11.3.7 append/3

Synopsis

append(?List1, ?List2, ?List3)

Arguments

List1

list of term

List2

list of term

List3

list of term

A list consisting of List1 followed by List2.

Description

Appends lists List1 and List2 to form List3:

| ?- append([a,b], [a,d], X).

X = [a,b,a,d]

| ?- append([a], [a], [a]).

no
| ?- append(2, [a], X).

no

Takes List3 apart:

| ?- append(X, [e], [b,e,e]).

X = [b,e]

| ?- append([b|X], [e,r], [b,o,r,e,r]).

X = [o,r]

| ?- append(X, Y, [h,i]).

X = [], 
Y = [h,i] ;

X = [h], 
Y = [i] ;

X = [h,i], 
Y = [] ;

no

Backtracking

Suppose L is bound to a proper list.

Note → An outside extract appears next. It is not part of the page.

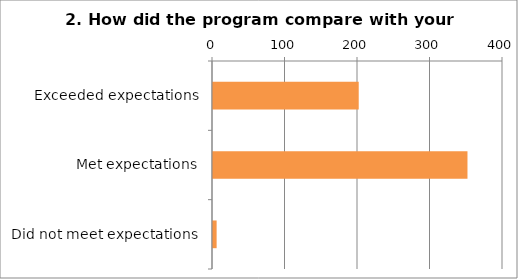
| Category | 2. How did the program compare with your expectations? |
|---|---|
| Exceeded expectations | 201 |
| Met expectations | 351 |
| Did not meet expectations | 5 |

That is, it has the form [T1,…,Tn] for some n. In that instance, the following things apply:

1. append(L, X, Y) has at most one solution, whatever X and Y are, and cannot backtrack at all.
2. append(X, Y, L) has at most n+1 solutions, whatever X and Y are, and though it can backtrack over these it cannot run away without finding a solution.
3. append(X, L, Y), however, can backtrack indefinitely if X and Y are variables.

Examples

The following examples are perfectly ordinary uses of append/3:

To enumerate adjacent pairs of elements from a list:

next_to(X, Y, (*in*) List3) :-
        append(_, [X,Y|_], List3).

To check whether Word1 and Word2 are the same except for a single transposition. (append/5 in library(lists) would be better for this task.)

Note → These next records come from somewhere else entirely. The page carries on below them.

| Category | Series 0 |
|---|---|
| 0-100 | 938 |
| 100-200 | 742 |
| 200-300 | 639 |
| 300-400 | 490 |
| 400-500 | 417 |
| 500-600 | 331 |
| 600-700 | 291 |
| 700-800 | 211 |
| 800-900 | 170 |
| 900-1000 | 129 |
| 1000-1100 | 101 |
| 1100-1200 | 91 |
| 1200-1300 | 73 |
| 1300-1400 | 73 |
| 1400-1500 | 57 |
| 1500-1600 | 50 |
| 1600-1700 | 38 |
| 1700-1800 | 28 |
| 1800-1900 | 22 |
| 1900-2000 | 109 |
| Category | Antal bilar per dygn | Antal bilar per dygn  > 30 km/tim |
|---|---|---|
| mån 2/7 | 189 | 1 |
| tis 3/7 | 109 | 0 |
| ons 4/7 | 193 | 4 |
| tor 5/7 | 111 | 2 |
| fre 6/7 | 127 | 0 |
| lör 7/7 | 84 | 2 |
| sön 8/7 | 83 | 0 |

one_transposition(Word1, Word2) :-
        append(Prefix, [X,Y|Suffix], Word1),
        append(Prefix, [Y,X|Suffix], Word2).

| ?- one_transposition("fred", X).
X = "rfed" ;
X = "ferd" ;
X = "frde" ;
no

Given a list of words and commas, to backtrack through the phrases delimited by commas:

comma_phrase(List3, Phrase) :-
        append(F, [','|Rest], List3),
        !,
        (   Phrase = F
        ;   comma_phrase(Rest, Phrase)
        ).
comma_phrase(List3, List3).

| ?- comma_phrase([this,is,',',um,',',an, example], X).
X = [this,is] ;
X = [um] ;
X = [an,example] ;
no

Exceptions

None.

See Also

ref-lte-acl, library(lists).